Repeat all of the records verbatim.

Records from a dataset:
# # #
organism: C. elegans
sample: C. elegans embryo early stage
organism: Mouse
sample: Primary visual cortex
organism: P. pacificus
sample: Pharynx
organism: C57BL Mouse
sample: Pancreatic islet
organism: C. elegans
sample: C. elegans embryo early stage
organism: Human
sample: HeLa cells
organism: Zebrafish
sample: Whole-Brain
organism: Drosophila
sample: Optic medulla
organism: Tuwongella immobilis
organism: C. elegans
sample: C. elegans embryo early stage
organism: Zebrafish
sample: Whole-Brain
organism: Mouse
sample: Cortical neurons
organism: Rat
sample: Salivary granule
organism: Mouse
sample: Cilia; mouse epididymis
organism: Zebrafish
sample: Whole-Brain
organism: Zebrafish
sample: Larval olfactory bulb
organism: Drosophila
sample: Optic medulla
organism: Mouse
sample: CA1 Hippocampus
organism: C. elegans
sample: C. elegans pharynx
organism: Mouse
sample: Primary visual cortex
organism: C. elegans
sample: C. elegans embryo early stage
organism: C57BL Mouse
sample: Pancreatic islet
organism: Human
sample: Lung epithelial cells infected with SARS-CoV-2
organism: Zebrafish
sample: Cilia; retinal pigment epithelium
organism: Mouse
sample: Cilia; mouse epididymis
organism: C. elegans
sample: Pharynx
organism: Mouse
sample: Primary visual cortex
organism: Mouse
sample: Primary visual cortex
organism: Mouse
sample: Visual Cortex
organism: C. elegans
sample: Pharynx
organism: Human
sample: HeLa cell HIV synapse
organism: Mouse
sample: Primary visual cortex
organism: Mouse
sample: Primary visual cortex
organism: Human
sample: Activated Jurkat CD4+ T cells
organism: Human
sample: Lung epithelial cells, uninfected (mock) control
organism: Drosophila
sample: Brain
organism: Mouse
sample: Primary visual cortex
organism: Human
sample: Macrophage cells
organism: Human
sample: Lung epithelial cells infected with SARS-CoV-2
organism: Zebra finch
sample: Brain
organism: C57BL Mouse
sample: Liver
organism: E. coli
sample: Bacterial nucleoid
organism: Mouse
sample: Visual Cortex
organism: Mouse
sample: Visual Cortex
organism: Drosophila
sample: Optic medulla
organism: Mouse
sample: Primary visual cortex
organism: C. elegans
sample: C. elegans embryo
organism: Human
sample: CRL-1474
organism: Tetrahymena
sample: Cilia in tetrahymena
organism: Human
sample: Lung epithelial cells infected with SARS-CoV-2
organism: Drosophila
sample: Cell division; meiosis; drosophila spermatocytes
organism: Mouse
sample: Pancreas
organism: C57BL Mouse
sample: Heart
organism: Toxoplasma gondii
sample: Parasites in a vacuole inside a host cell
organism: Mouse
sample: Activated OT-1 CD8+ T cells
# # #
Answer to this problem ::
organism: C. elegans
sample: C. elegans embryo early stage
organism: Mouse
sample: Primary visual cortex
organism: P. pacificus
sample: Pharynx
organism: C57BL Mouse
sample: Pancreatic islet
organism: C. elegans
sample: C. elegans embryo early stage
organism: Human
sample: HeLa cells
organism: Zebrafish
sample: Whole-Brain
organism: Drosophila
sample: Optic medulla
organism: Tuwongella immobilis
organism: C. elegans
sample: C. elegans embryo early stage
organism: Zebrafish
sample: Whole-Brain
organism: Mouse
sample: Cortical neurons
organism: Rat
sample: Salivary granule
organism: Mouse
sample: Cilia; mouse epididymis
organism: Zebrafish
sample: Whole-Brain
organism: Zebrafish
sample: Larval olfactory bulb
organism: Drosophila
sample: Optic medulla
organism: Mouse
sample: CA1 Hippocampus
organism: C. elegans
sample: C. elegans pharynx
organism: Mouse
sample: Primary visual cortex
organism: C. elegans
sample: C. elegans embryo early stage
organism: C57BL Mouse
sample: Pancreatic islet
organism: Human
sample: Lung epithelial cells infected with SARS-CoV-2
organism: Zebrafish
sample: Cilia; retinal pigment epithelium
organism: Mouse
sample: Cilia; mouse epididymis
organism: C. elegans
sample: Pharynx
organism: Mouse
sample: Primary visual cortex
organism: Mouse
sample: Primary visual cortex
organism: Mouse
sample: Visual Cortex
organism: C. elegans
sample: Pharynx
organism: Human
sample: HeLa cell HIV synapse
organism: Mouse
sample: Primary visual cortex
organism: Mouse
sample: Primary visual cortex
organism: Human
sample: Activated Jurkat CD4+ T cells
organism: Human
sample: Lung epithelial cells, uninfected (mock) control
organism: Drosophila
sample: Brain
organism: Mouse
sample: Primary visual cortex
organism: Human
sample: Macrophage cells
organism: Human
sample: Lung epithelial cells infected with SARS-CoV-2
organism: Zebra finch
sample: Brain
organism: C57BL Mouse
sample: Liver
organism: E. coli
sample: Bacterial nucleoid
organism: Mouse
sample: Visual Cortex
organism: Mouse
sample: Visual Cortex
organism: Drosophila
sample: Optic medulla
organism: Mouse
sample: Primary visual cortex
organism: C. elegans
sample: C. elegans embryo
organism: Human
sample: CRL-1474
organism: Tetrahymena
sample: Cilia in tetrahymena
organism: Human
sample: Lung epithelial cells infected with SARS-CoV-2
organism: Drosophila
sample: Cell division; meiosis; drosophila spermatocytes
organism: Mouse
sample: Pancreas
organism: C57BL Mouse
sample: Heart
organism: Toxoplasma gondii
sample: Parasites in a vacuole inside a host cell
organism: Mouse
sample: Activated OT-1 CD8+ T cells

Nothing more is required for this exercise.